晚轻走在回殿的长廊上,迎面走来一个绿衣女子,规矩虽是下面的见了主子都是要避开让道的,可她貌似是有意不守规矩。晚轻初来覃引不久也不甚在意地便当做没看到越过去,哪知却被拦了下来。
“晚轻。”那女子声音幽幽的。
她止住脚步,面无表情地看向横了只手臂在她面前的女子。倒是生得娇美妍艳,绿衣是一股子灵动,不像是这里的仙侍,面上表情却冷冷的:“你还记不记得我?”
问完这句话仿佛觉得好笑般,她复又道:“你们这样高高在上的上神怎么会记得我呢。不过你会记得的,因为我们又同样的目的,今后在取神器这件事上还请多多指教啊。”
晚轻微微沉了声:“你是他安插在这里的棋子?”
“棋子?她嗤了一声,冷意不减反加:“你不也只是棋子,虽然他叫我配合你拿到神器,为了大事我不得不从,可你知不知道我实在很厌恶你。”
区区一个舞姬胆敢对上神说出这样的话委实可以算的上是大逆不道。
晚轻蹙眉,除了乔烟眼神中的妒恨,她看不出什么其他端倪,若仅仅是因为她成了离迹的妻子会受到这么大的仇视吗?她不理解她无端的恨意从何而来,也不想深入探究。
她冷然问道:“他想怎么做?”
乔烟嘴角有冷锐的笑,偏生带了股舞姬该有的风情万种的韵味:“要怎么做是你该操心的,现在最接近他,最有机会拿到的是你。不是吗?晚轻。”
再怎么好的脾性无故被数次无礼顶撞也会心生不悦,晚轻坦然对上她刺人的目光,浅笑:“你说的不错,这是我该想的办法,最接近他的是我,而你只需要等我指示。
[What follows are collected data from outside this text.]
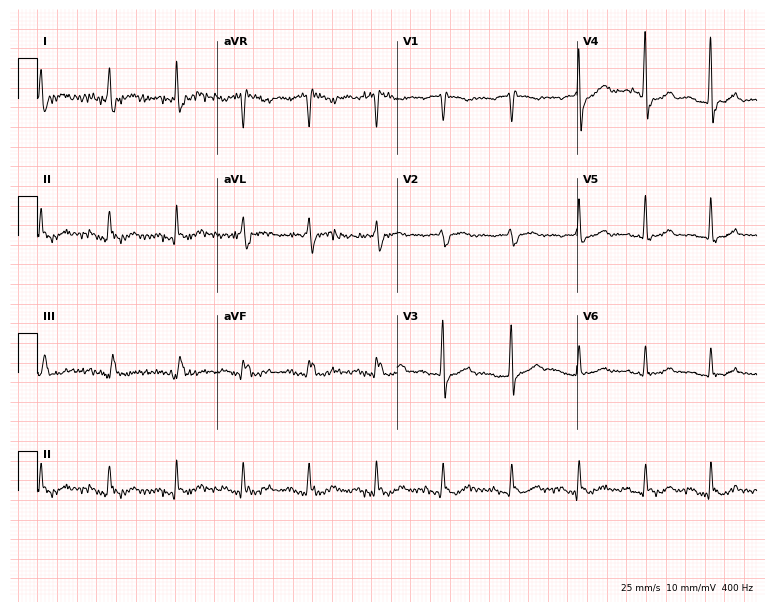
Electrocardiogram (7.3-second recording at 400 Hz), a 68-year-old male. Of the six screened findings (first-degree AV block, right bundle branch block, left bundle branch block, sinus bradycardia, atrial fibrillation, sinus tachycardia), none is recorded.
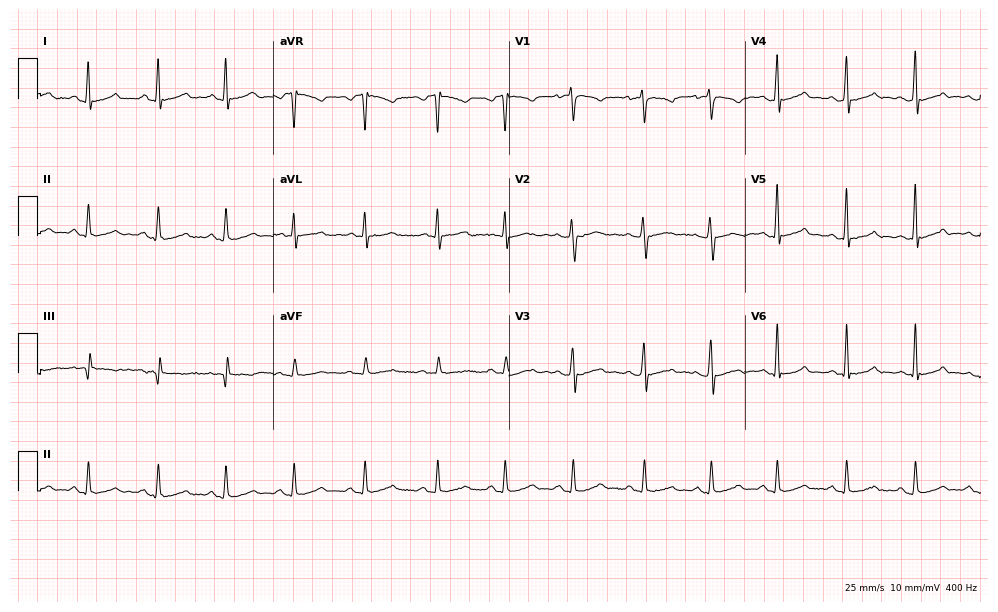
Resting 12-lead electrocardiogram. Patient: a female, 25 years old. None of these six findings is recorded: first-degree AV block, right bundle branch block, left bundle branch block, sinus bradycardia, atrial fibrillation, sinus tachycardia. Findings outside these six are not listed.
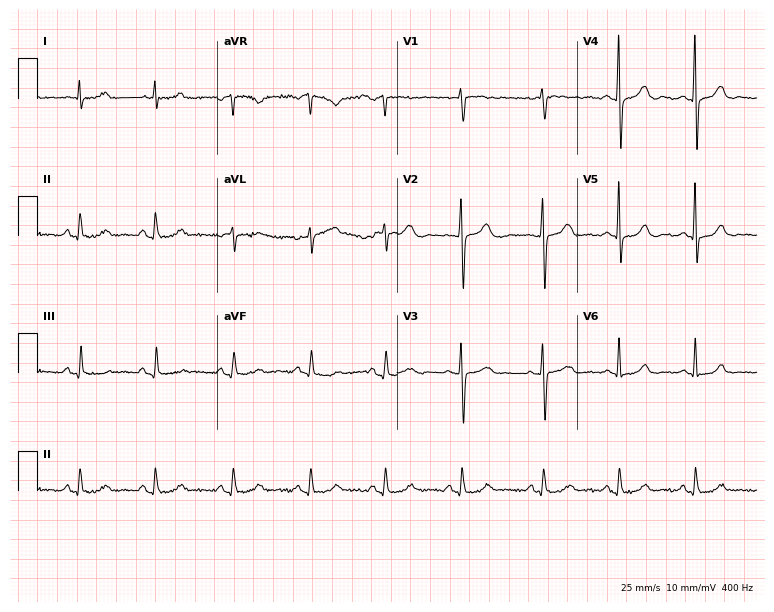
Resting 12-lead electrocardiogram (7.3-second recording at 400 Hz). Patient: a female, 48 years old. Read as a normal ECG.
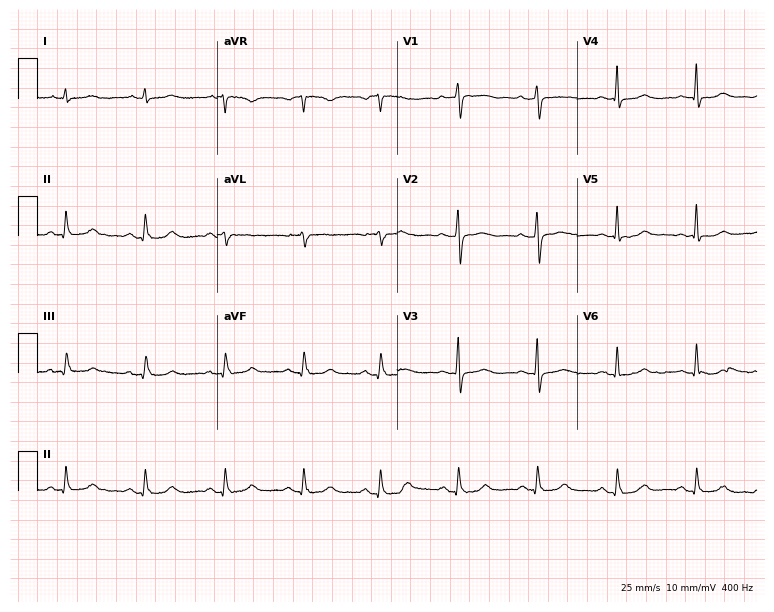
Resting 12-lead electrocardiogram. Patient: a female, 49 years old. Read as a normal ECG.
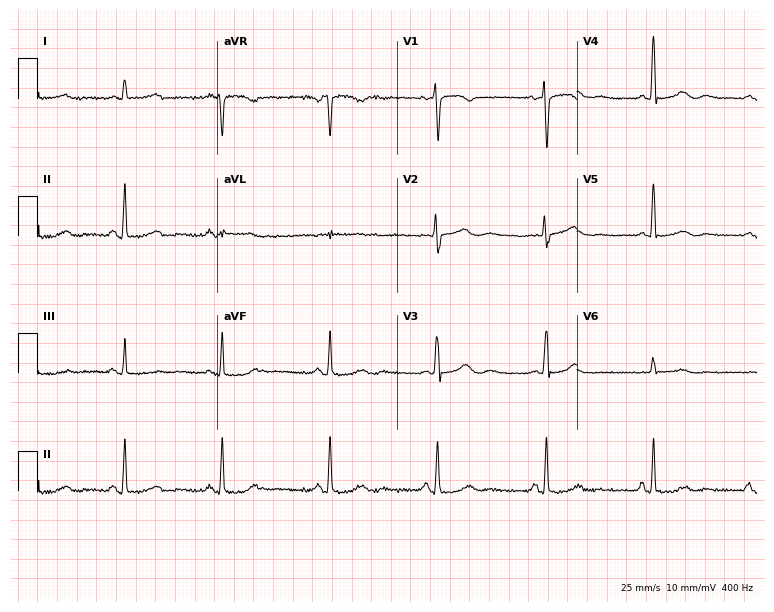
Electrocardiogram (7.3-second recording at 400 Hz), a female, 64 years old. Of the six screened findings (first-degree AV block, right bundle branch block, left bundle branch block, sinus bradycardia, atrial fibrillation, sinus tachycardia), none is recorded. Other findings, if any, are not listed.
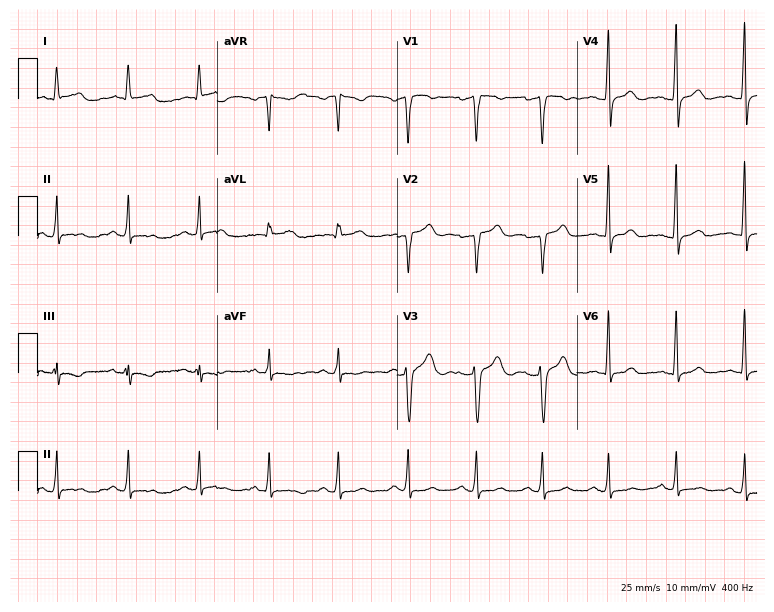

一颗好的棋子首先要懂得识实务,而你显然不合格。”
乔烟脸色一凝,双眼发出一丝幽暗的光芒:“哼,你不会拿我怎么样,我们有同样的目的。”看着这个她最恨,也最动不得的女子,乔烟心里滋生出黑暗的疯狂,反而啃噬着她的心。
“悉听尊便。”晚轻不想多言,只是扔给她四个字,拨开她的手臂,自顾自地离去。
莫名被找麻烦,心间烦闷得不行,于是回去的晚轻抓住正要摆花瓶的云若:“云若,我们去一趟先竹峰。”
这话却让云若莫名:“去先竹峰做甚?”
“无聊而已,还是说你想去人界?”
云若一阵心悸,连忙摆手:“不不,我还是陪您去先竹峰转悠转悠吧。”
要知道上次去人界差点没把她给折腾死,她一个小小的侍女哪里敌得过她的神速啊,偏偏她对她的唠叨极烦,半路抛下她就消失了。跟丢了主人,那日还惹得宫主万年一见的大怒,她该感到荣幸还是郁闷?这个问题一直困扰着她,毕竟宫主他向来待人温和,别说生气了,就算冷着脸也从没有过。
她那时当真是被吓傻了,一度觉得是自己在做梦,也忘了说没什么好担心的,少宫主又没有那么弱小。一天后还是宫主亲自到人界把少宫主带回来的,她也明白人间也该过了一年了,这其中发生了什么她不得而知。
晚轻一手拉起云若的手,抿嘴一笑:“这次还是我带你吧。”
“嗯。”云若撅着嘴:“再像上次那般扔下我啊,你就完了。”
晚轻吐吐舌,浅笑着招来一片云,打算出发。
森林里的大树藤条相互缠绕,一颗颗参天古树高耸不见其端,大风吹过,万木倾伏,发出的声音犹如野兽的低吼,连一丝阳光也照不进来,难免有阴森森的感觉。
已经记不清从什么时候起,她时常不断重复做着一个梦,几个月,又或几年,时隔长短不一。梦中全然是她于师傅初时和相处的情景,随着相处的时日越多,梦也越长,有时一觉醒来竟觉恍若千年已过。